◆ Work instructions: Leave the pictures out and write out the rest of the listing word for word.

◆ Dataset content:
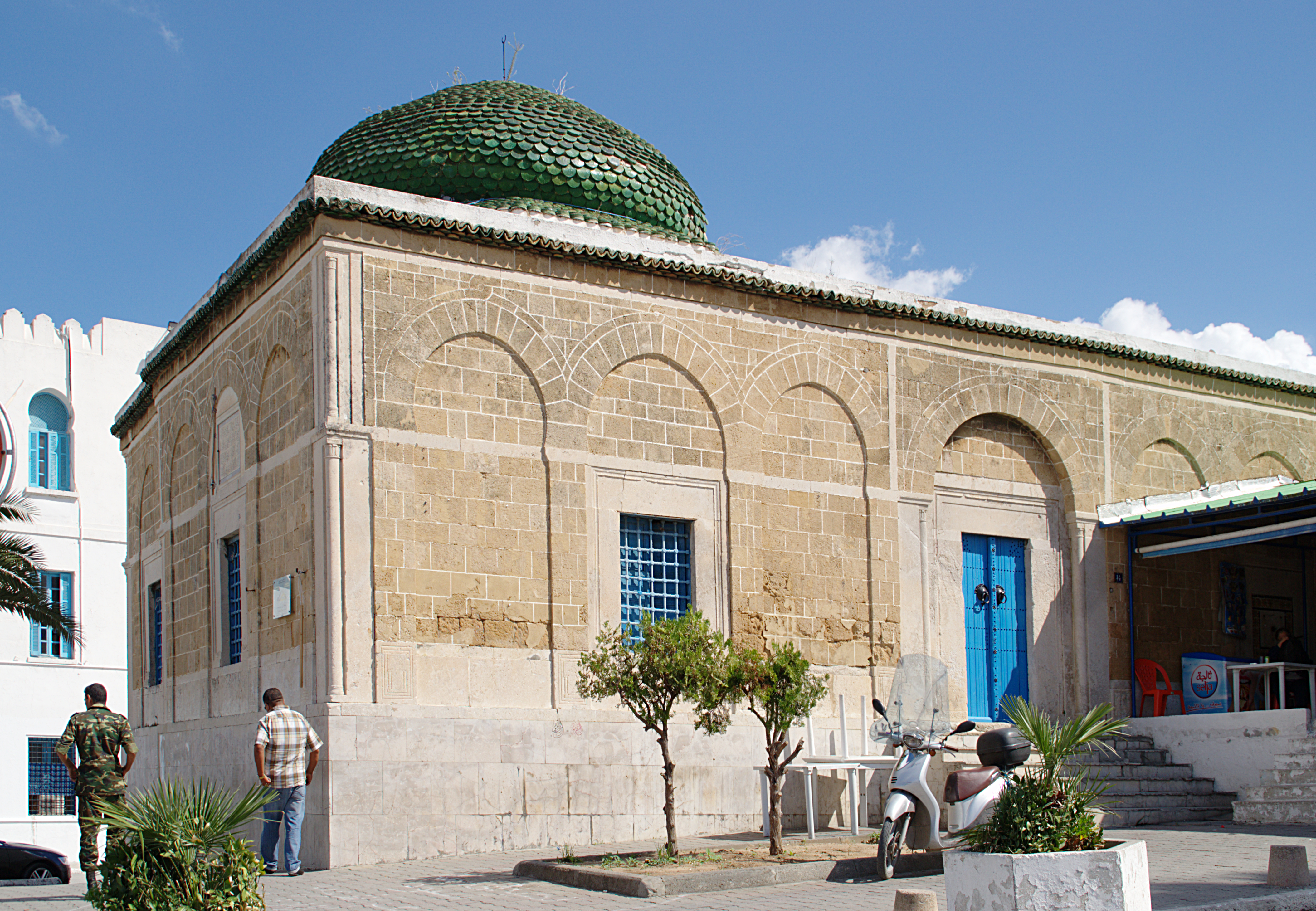 Tourbet Laz, Tunis
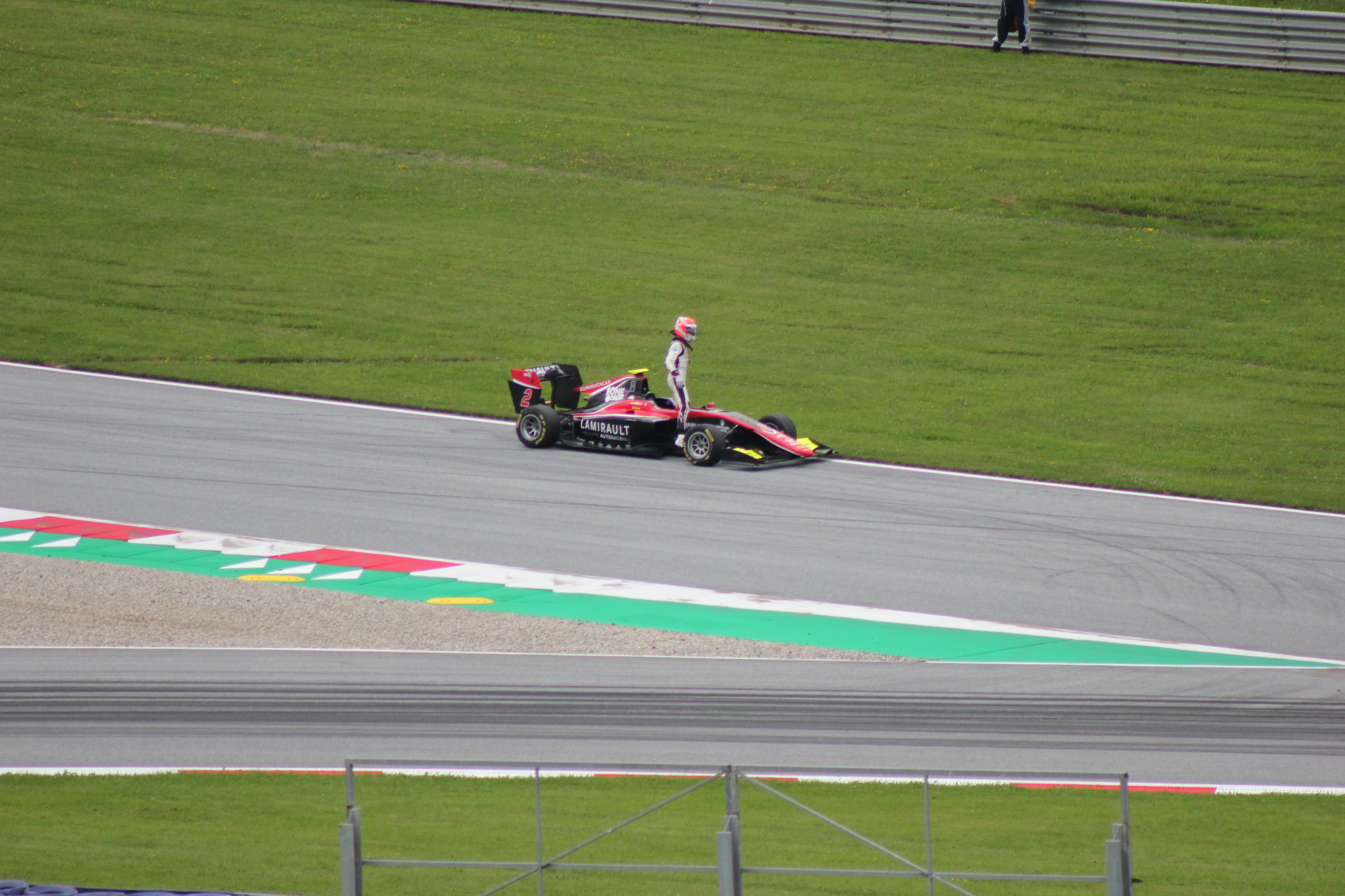 Anthoine Hubert bleibt während des Qualifyings liegen
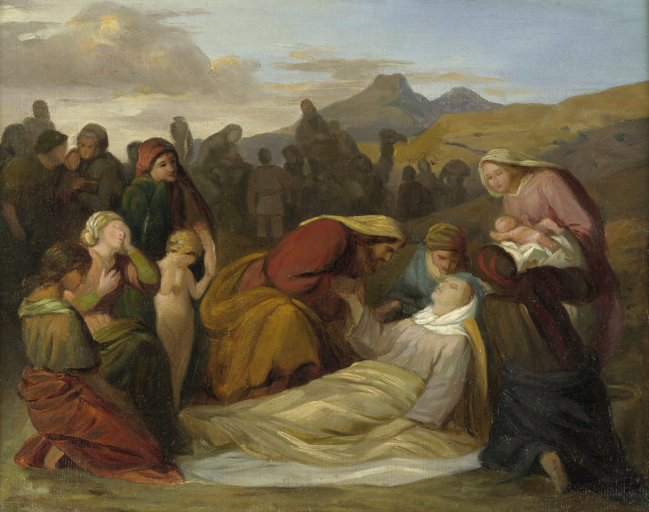 Gustav Ferdinand Metz (1817-1853): "Der Tod Rahels nach der Geburt Benjamins". Öl auf Malpappe. 30,5 x 38 cm

◆ Worked solution:
 Tourbet Laz, Tunis
 Anthoine Hubert bleibt während des Qualifyings liegen
 Gustav Ferdinand Metz (1817-1853): "Der Tod Rahels nach der Geburt Benjamins". Öl auf Malpappe. 30,5 x 38 cm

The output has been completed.